1点目については、「立法の高速変動*1」が指摘される時代においては個々の立法の是非や意味を論ずべき場面が少なくないが、 その際、諸外国の法制度についての知見が役立ち得る、ということが指摘できます。
法制度は、個人の生活等に密接に関連していますから、(議論の余地はあろうかと思いますが、)いろいろな制度を試行してみる、という「実験」はしにくいところがあります。ある制度を導入すべきか論ずる際には、この「実験」にかえて、諸外国における経験を参考*2にする、ということが有用です*3。

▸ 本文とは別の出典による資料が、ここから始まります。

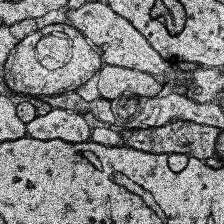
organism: Human
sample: Temporal Lobe
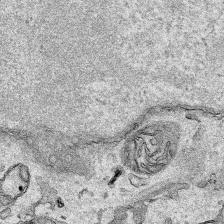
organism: Human
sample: Mitochondria in HCT116 cells
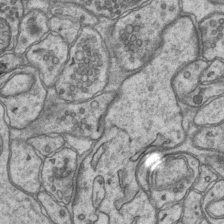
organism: Mouse
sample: CA1 Hippocampus
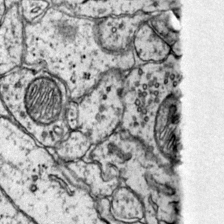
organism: Mouse
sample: Primary visual cortex
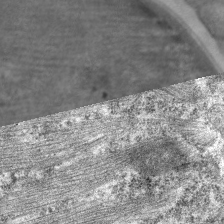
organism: C. elegans
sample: Pharynx
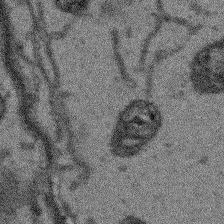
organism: Arabidopsis thaliana
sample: Root tip
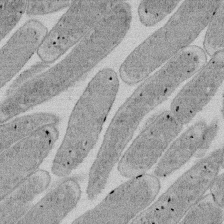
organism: E. coli
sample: Bacterial nucleoid
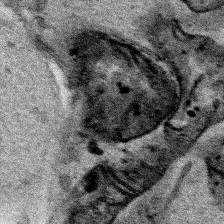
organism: Human
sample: Mitochondria in HCT116 cells
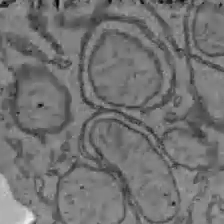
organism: C57BL Mouse
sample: Liver
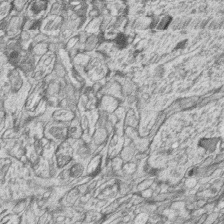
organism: Zebrafish
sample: synaptic ribbons in rod cells and cone cells
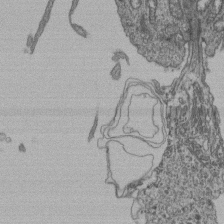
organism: Human
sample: Retinal organoid Rod and Cone cells
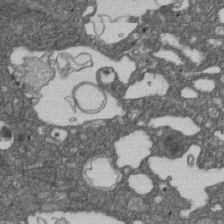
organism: Drosophila
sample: Nephrocyte
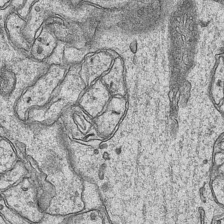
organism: Mouse
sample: CA1 Hippocampus
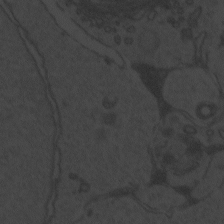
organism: Zebrafish
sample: Macrophage infected with Toxoplasma gondii
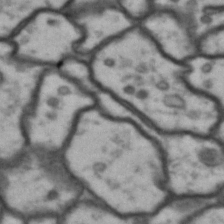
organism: Drosophila
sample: Brain
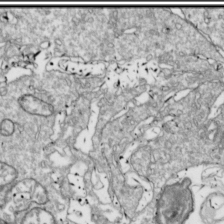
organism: Drosophila
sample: Cell division; meiosis; drosophila spermatocytes
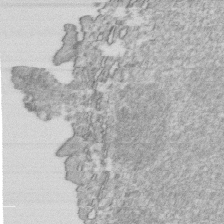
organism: Mouse
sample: Activated OT-1 CD8+ T cells
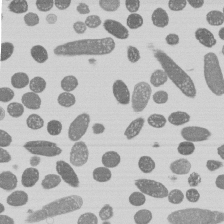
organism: E. coli
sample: Bacterial nucleoid
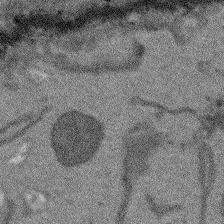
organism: Arabidopsis thaliana
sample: Root tip
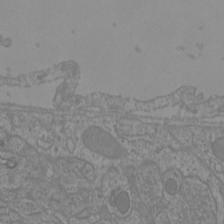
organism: Mouse
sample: Cortical neurons
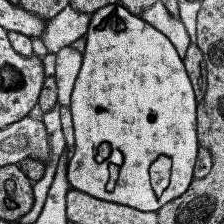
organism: Human
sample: Temporal Lobe
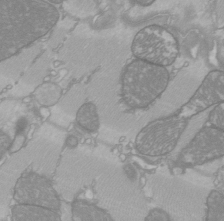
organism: C57BL Mouse
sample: Heart
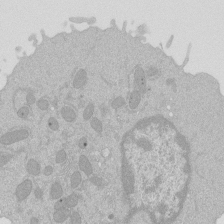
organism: Mouse
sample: Activated Pmel transgenic CD8+ T Cells
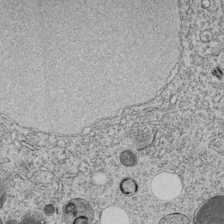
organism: C. elegans
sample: C. elegans embryo early stage
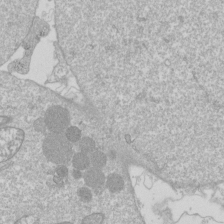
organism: Drosophila
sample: Cell division; meiosis; drosophila spermatocytes
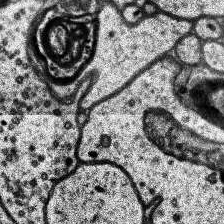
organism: Human
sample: Temporal Lobe

2点目は、1点目に関して言及した立法論について妥当するとともに、解釈論にも影響するでしょう。
解釈論においては(あるいは、「おいても」)、様々な「常識」(当然の前提として共有されているものごと)があり得ます。しかし、そのような「常識」は疑いの余地がないものでしょうか。わが国における議論だけでなく広く諸外国の議論を参照することは、そのような「常識」が、真に「常識」であるのか否かを確認する手がかりになるでしょう。諸外国で幅広く共有されている考え方であれば、その「常識」は尊重されるべきものである可能性が高まります。他方で、諸外国の議論においては必ずしも当然の前提とされていないことが確認されれば、「常識である」という認識は、単なる思い込みかもしれません。諸外国の議論を参照することは、わが国の議論を相対的に見つめる力を我々に与えるでしょう。

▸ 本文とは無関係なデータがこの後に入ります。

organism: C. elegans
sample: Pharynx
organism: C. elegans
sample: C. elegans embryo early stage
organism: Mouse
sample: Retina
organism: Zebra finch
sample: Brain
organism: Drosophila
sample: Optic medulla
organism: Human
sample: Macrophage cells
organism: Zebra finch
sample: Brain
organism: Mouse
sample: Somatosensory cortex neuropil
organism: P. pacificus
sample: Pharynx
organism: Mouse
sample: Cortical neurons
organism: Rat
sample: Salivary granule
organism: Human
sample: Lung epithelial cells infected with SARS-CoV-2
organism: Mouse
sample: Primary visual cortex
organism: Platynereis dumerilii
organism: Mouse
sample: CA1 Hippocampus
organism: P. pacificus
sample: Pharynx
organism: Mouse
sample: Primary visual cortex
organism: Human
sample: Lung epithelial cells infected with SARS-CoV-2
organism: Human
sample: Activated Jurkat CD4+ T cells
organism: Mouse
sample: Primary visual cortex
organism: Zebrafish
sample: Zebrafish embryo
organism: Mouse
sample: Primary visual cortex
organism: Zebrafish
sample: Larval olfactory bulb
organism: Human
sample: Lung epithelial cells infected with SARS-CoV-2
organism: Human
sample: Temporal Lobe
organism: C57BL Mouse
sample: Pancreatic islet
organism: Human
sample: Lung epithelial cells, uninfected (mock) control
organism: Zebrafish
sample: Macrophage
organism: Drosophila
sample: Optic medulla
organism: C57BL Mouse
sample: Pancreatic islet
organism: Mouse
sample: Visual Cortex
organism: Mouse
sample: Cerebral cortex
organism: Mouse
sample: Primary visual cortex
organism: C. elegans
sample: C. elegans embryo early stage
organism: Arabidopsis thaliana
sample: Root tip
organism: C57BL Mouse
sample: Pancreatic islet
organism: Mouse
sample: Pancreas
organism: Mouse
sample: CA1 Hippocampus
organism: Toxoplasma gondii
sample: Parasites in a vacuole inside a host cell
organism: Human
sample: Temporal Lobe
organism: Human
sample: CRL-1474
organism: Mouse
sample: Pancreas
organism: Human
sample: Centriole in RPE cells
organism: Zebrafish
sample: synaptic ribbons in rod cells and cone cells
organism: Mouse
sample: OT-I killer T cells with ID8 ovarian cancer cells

3点目は、グローバル化との関係です。グローバル化がよいことであるのか否かは、ここでは措きます。暫定的に言えるのは、その是非に拘わらずグローバル化は現実である、ということでしょう。
そうだとすれば、我々は、諸外国の法制度を含むあれこれを知らなければなりません。これらの知識は、グローバル化する世界を生きるために不可欠になるのでしょう。もちろん、あらゆる個人に不可欠かどうかは、考えどころではありますが*4。
比較法研究の重要性を基礎付ける事情が、仮に上述のようなものである場合、あるべき比較法研究の姿も、おぼろげながら浮かび上がってきます。おそらく、いずれの観点からも、複数の国を対象とした比較法研究が要請されるでしょう。もちろん、個々の研究者が複数の国を対象として研究を深めるということができれば理想的ですが*5、それが様々な制約から困難であるとしても、少なくとも、学界全体として様々な国を対象とした研究を蓄積する必要がありそうです。

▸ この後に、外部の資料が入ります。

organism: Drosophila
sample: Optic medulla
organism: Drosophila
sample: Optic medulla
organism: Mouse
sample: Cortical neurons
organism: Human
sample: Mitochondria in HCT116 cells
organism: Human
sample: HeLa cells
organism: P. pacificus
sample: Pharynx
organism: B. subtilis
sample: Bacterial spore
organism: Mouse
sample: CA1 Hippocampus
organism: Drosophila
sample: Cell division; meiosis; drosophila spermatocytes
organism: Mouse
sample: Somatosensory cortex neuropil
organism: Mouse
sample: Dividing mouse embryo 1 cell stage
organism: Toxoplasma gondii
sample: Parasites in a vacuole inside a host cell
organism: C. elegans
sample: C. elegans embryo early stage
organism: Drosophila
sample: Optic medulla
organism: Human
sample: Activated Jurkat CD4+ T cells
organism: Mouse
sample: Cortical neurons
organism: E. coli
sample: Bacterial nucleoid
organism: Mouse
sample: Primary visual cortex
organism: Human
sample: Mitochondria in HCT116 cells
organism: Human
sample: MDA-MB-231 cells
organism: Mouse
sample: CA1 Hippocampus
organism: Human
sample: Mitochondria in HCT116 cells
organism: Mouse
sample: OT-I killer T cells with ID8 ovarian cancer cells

*1:井上達夫「特集にあたって(特集・立法学の新展開)」ジュリスト1369号(2008年)8頁以下は、「立法の高速変動」・「立法のインフレーション」という言葉を用いて、立法が活発化していることを指摘しています。
*2:参考にする際の作法に関し考えるところについては、またいずれ。
*3:共謀罪創設の是非につき、アメリカ法を参考にこのようなことを試みたものとして、拙著『刑事立法と刑事法学』(2010年、弘文堂)84頁以下、とくに161頁以下があります(宣伝)。
*4:この発想は、谷口功一『ショッピングモールの法哲学』(2015年、白水社)に拠ります。
*5:個別にお名前を挙げませんが、近年では、実在します。